Where in my example code that I posted above should I apply the @inlinable …?

That’s a hard question to answer. Generally you won’t need @alwaysEmitIntoClient because that’s useful when dealing with backward compatibility stuff. Rather, you’ll likely need @inlinable and @usableFromInline. There’s a bunch of general info about those in The Swift Programming Language > Attributes.

To make sense of that you have to think like the compiler. Specifically, if the compiler is building a client module that’s separate from your module, and thus can’t see all the code in your module, what does it need to see to order to inline, and so effectively optimise, the client code?

Share and Enjoy

Quinn “The Eskimo!” @ DTS @ Apple

wigging · December 3, 2024, 1:59pm

Thank you for sharing the links.

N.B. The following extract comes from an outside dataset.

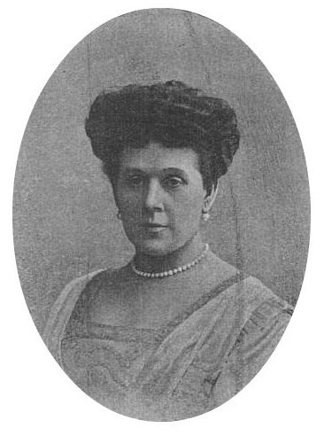 Александра Владимировна Базилевская, ур. Переслени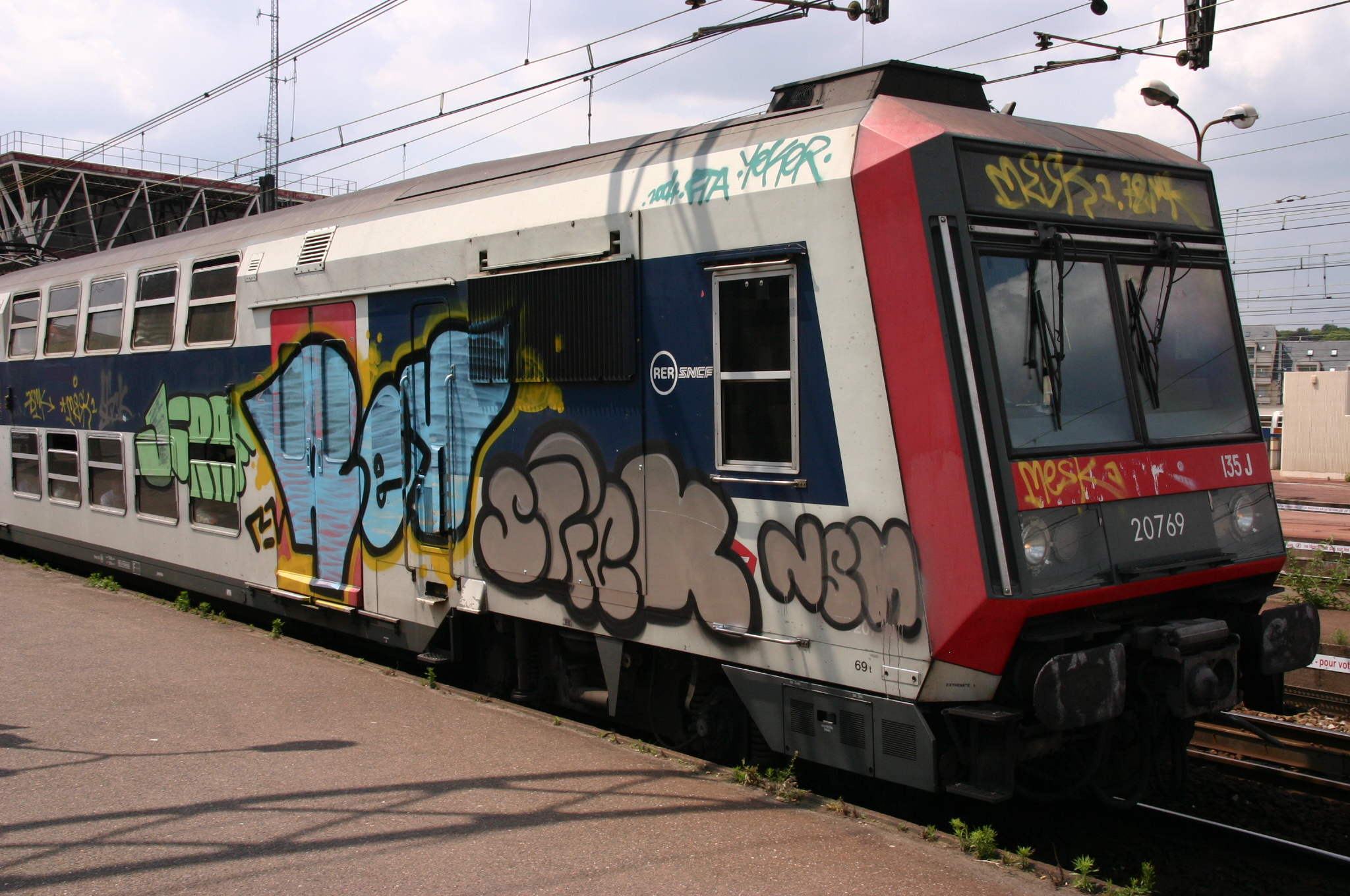 Gare de Juvisy, Juvisy-sur-Orge, département l'Essonne, France

The documentation for inlinable and usableFromInline is lacking code examples of how to actually use the attributes. I'm very much a learn-by-example kind of person. Are there any code examples of these attributes that you recommend I look at to get a better understanding of how to apply them?

eskimo · December 4, 2024, 9:19am

IMO it’s always worth starting with the Swift Evolution proposal, which in this case is SE-0193 Cross-module inlining and specialization.

Beyond that, I’ve used these things myself but in a space that’s so different from yours that it’s probably not worth sharing. Regarding your space:

There are examples of this in Swift Numerics.
It wouldn’t surprise me to find examples in other popular packages that are in or adjacent to this space (big ints, crypto, and so on).

Share and Enjoy

Quinn “The Eskimo!” @ DTS @ Apple

wigging · December 6, 2024, 5:15pm

@scanon In swift-numerics there is heavy use of protocols for defining operations on single value types. Whereas here I'm discussing the use of protocols for containers like vectors, matrices, and shaped arrays for numerical values. Could you comment on using protocols for vector and matrix structs where the elements may be Float, Double, or some Complex number type?